Il percorso parte da lontano. Lo sa bene Rui Águas, portoghese, oggi sessantacinquenne, in due riprese commissario tecnico della nazionale capoverdiana. La sua biografia parla da sola: mito del calcio portoghese negli anni Ottanta e Novanta, con decine di gol in Nazionale e titoli vinti tra Benfica e Porto, ha chiuso la carriera in Italia, giocando nella Reggiana in Serie A. «A Capo Verde ho vissuto alcuni dei momenti migliori della mia carriera», racconta a Undici. «Sono sposato con una cittadina capoverdiana, quindi il mio legame con loro è davvero speciale. È un Paese povero ma vive il calcio, soprattutto la Nazionale, con un’intensità enorme. Oggi il turismo è la principale fonte di reddito del Paese. Partecipare al Mondiale migliorerebbe molto la situazione nel suo complesso». Quando gli chiediamo quale sia il segreto della continuità calcistica di un piccolo arcipelago africano, il tecnico portoghese ci spiega la ricetta: «Capo Verde è un Paese di emigranti e poi c’è il talento naturale: credo che questa sia la risposta. I giocatori crescono e competono all’estero, poiché in patria non esiste un vero e proprio calcio professionistico». Rui Águas non ha dubbi: Capo Verde può essere un modello per tutta l’Africa: «La squadra ha dimostrato che con volontà e organizzazione tutto è possibile. Ho sempre sentito un grande desiderio di rappresentare il Paese e di portare gioia alla gente con i risultati. È un popolo che si adatta e resiste alle difficoltà, non solo in Portogallo ma anche nei Paesi Bassi, in Francia, negli Stati Uniti e altrove».

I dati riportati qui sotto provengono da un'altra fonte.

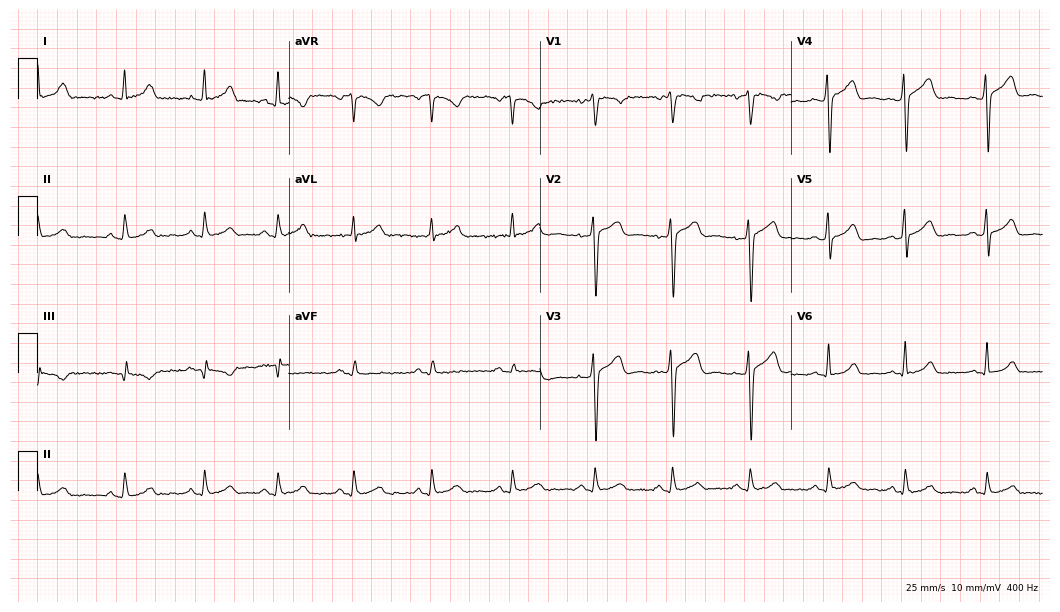
Resting 12-lead electrocardiogram (10.2-second recording at 400 Hz). Patient: a 42-year-old man. Read as a normal ECG.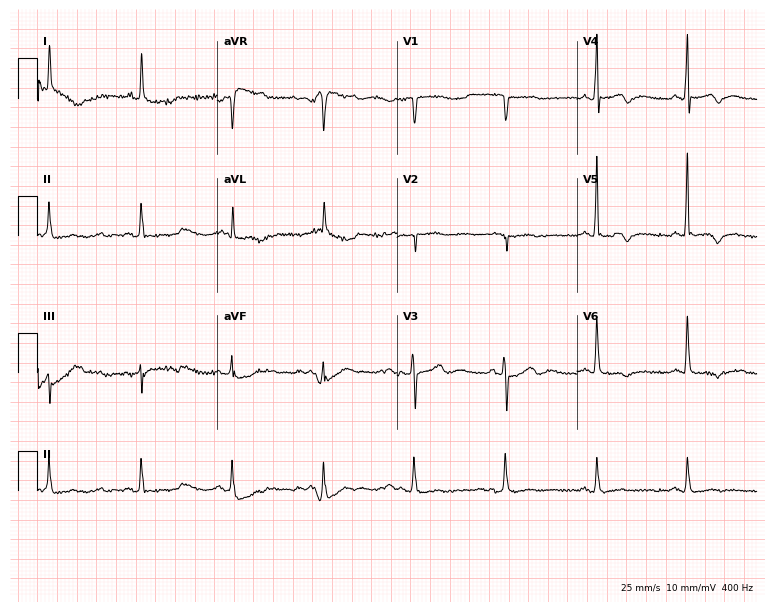
ECG — a male, 80 years old. Screened for six findings — first-degree AV block, right bundle branch block (RBBB), left bundle branch block (LBBB), sinus bradycardia, atrial fibrillation (AF), sinus tachycardia — none is recorded. Only these six findings were labelled.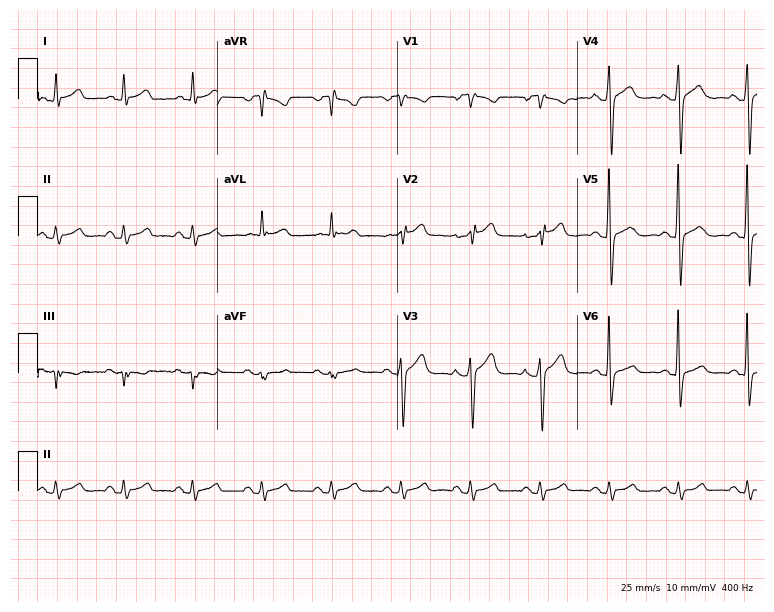
ECG (7.3-second recording at 400 Hz) — a 57-year-old man. Screened for six findings — first-degree AV block, right bundle branch block (RBBB), left bundle branch block (LBBB), sinus bradycardia, atrial fibrillation (AF), sinus tachycardia — none is recorded. Only these six findings were labelled.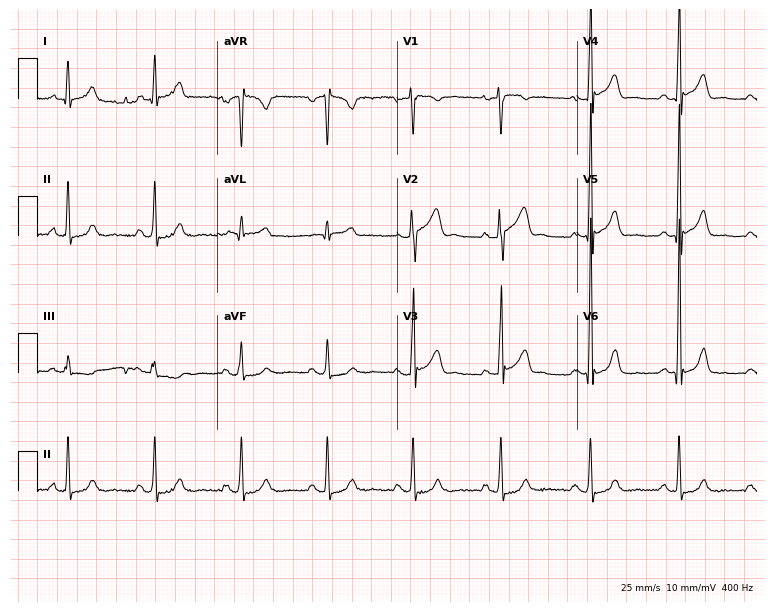
ECG — a man, 48 years old. Screened for six findings — first-degree AV block, right bundle branch block (RBBB), left bundle branch block (LBBB), sinus bradycardia, atrial fibrillation (AF), sinus tachycardia — none is recorded.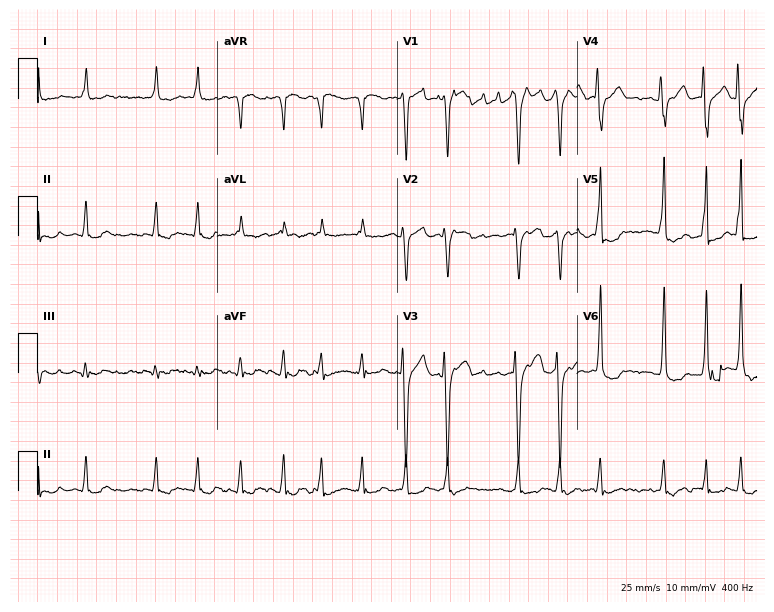
Standard 12-lead ECG recorded from a 62-year-old male. The tracing shows atrial fibrillation.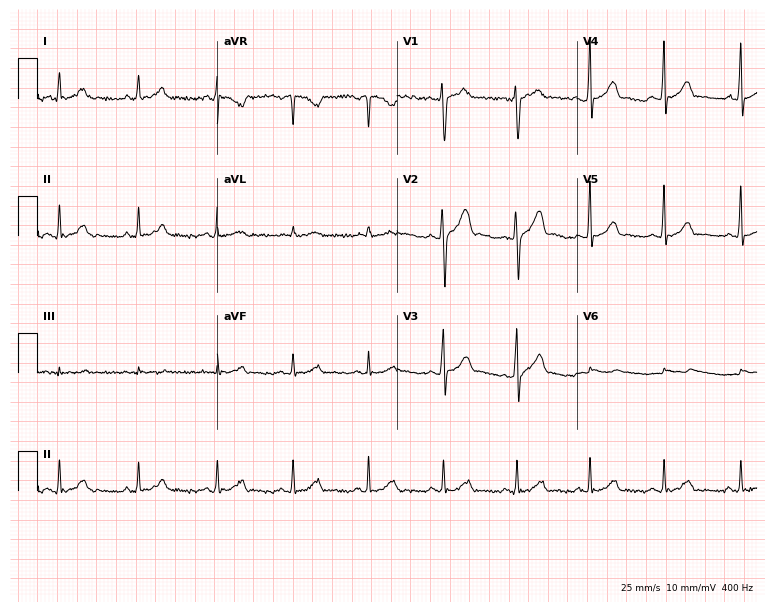
ECG — a 30-year-old male patient. Labelled as a normal ECG.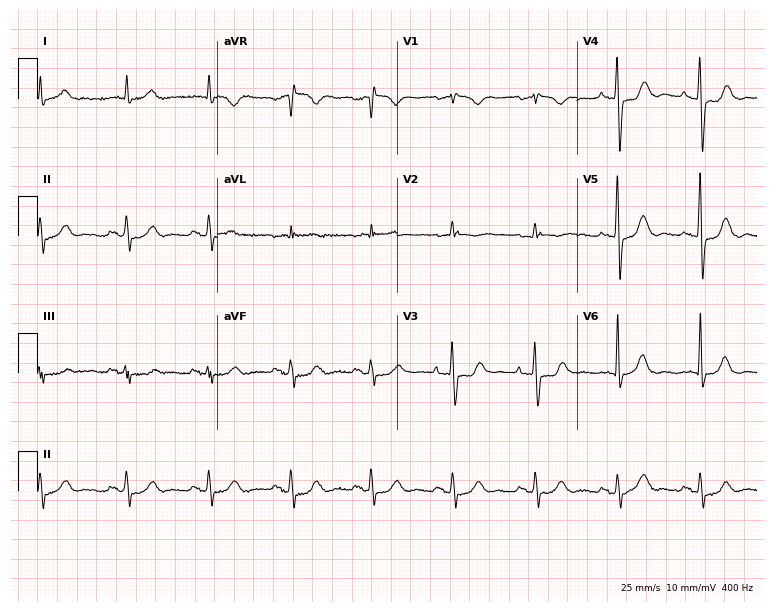
12-lead ECG from an 80-year-old woman. No first-degree AV block, right bundle branch block (RBBB), left bundle branch block (LBBB), sinus bradycardia, atrial fibrillation (AF) or sinus tachycardia recorded for this tracing. Only these six findings were labelled.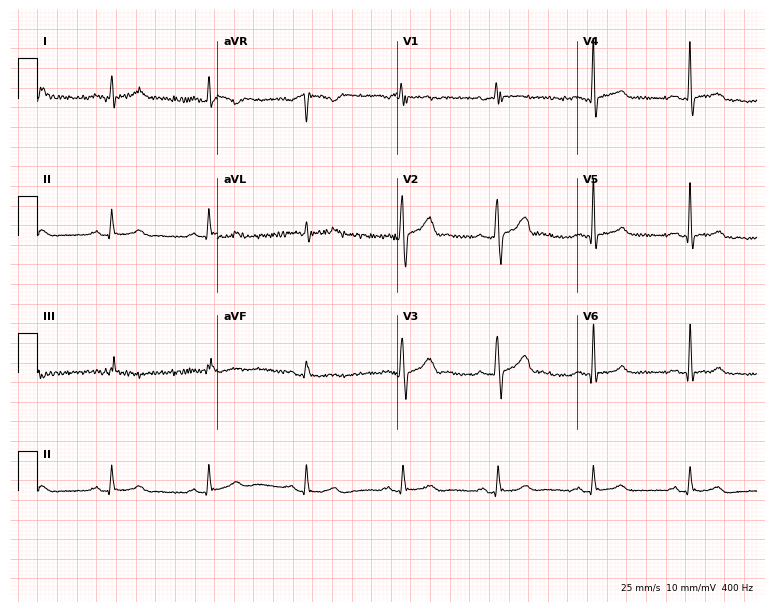
Resting 12-lead electrocardiogram. Patient: a 47-year-old male. Read as a normal ECG.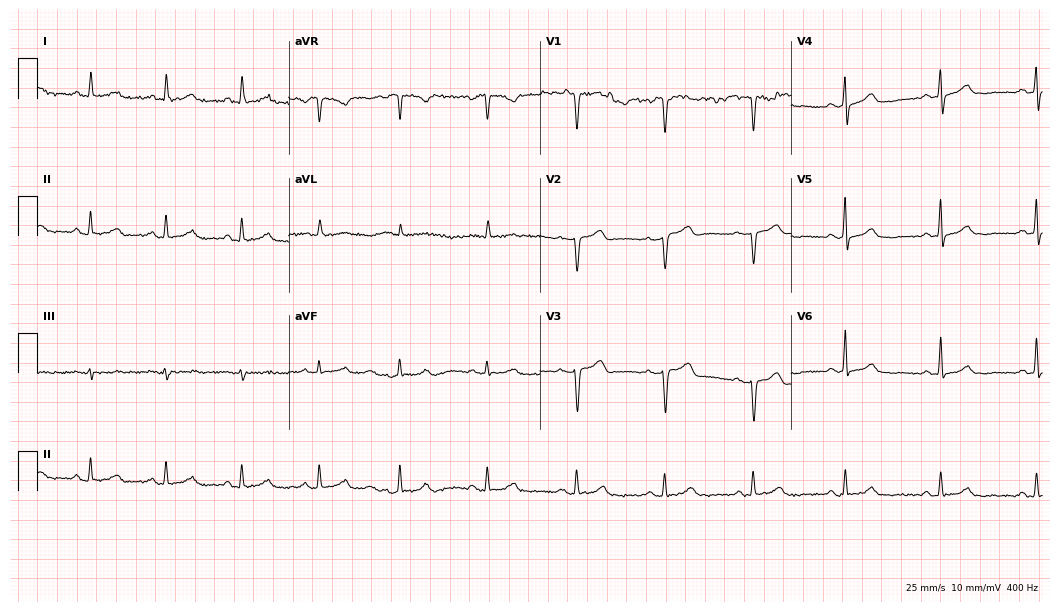
12-lead ECG from a 59-year-old female. Recorded interpretation: within normal limits.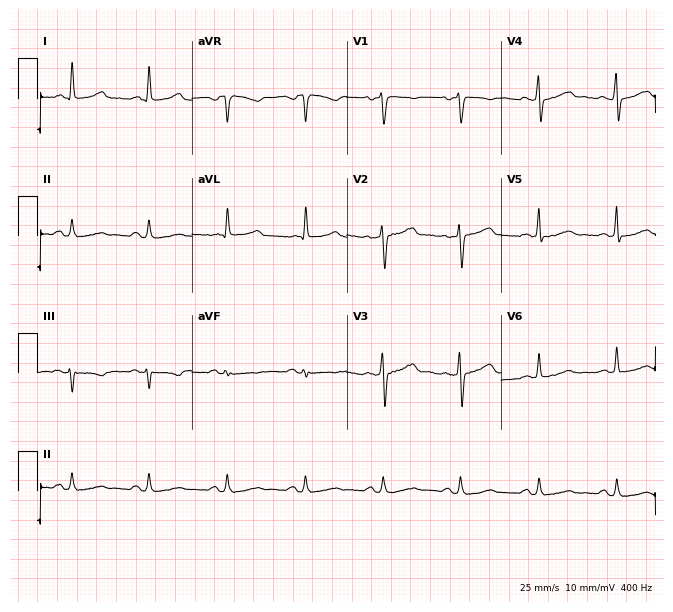
Resting 12-lead electrocardiogram. Patient: a female, 43 years old. None of these six findings is recorded: first-degree AV block, right bundle branch block, left bundle branch block, sinus bradycardia, atrial fibrillation, sinus tachycardia.

Intanto, mentre la festa continua, il pensiero corre al sorteggio del 5 dicembre, a Washington, dove Capo Verde scoprirà le sue avversarie per la fase finale del Mondiale che si disputerà dall’11 giugno al 19 luglio 2026 tra Stati Uniti, Canada e Messico. E la Nazionale potrà contare, tra i suoi sostenitori, sul sostegno di una diaspora imponente. Sono più di un milione e mezzo i capoverdiani sparsi per il mondo, tre volte la popolazione residente. Li trovi a Boston, Providence, Rotterdam, Marsiglia. E anche nel Lussemburgo, dove vive una delle comunità capoverdiane più numerose e radicate d’Europa, presente da oltre cinquant’anni. Famiglie intere hanno seguito la partita dagli smartphone, dalle radio, dagli schermi montati nei centri comunitari. Il boato dell’arcipelago si è sentito anche lì, anche qui, ovunque. Capo Verde è la parte più occidentale dell’Africa, un arcipelago sospeso sull’Oceano, quasi una premonizione geografica. Da sempre guarda verso l’altrove. Verso l’America. Verso il sogno. Oggi quel sogno ha preso una forma concreta. Per una volta, l’Oceano non separa, ma unisce. E davvero, l’America non è mai stata così vicina.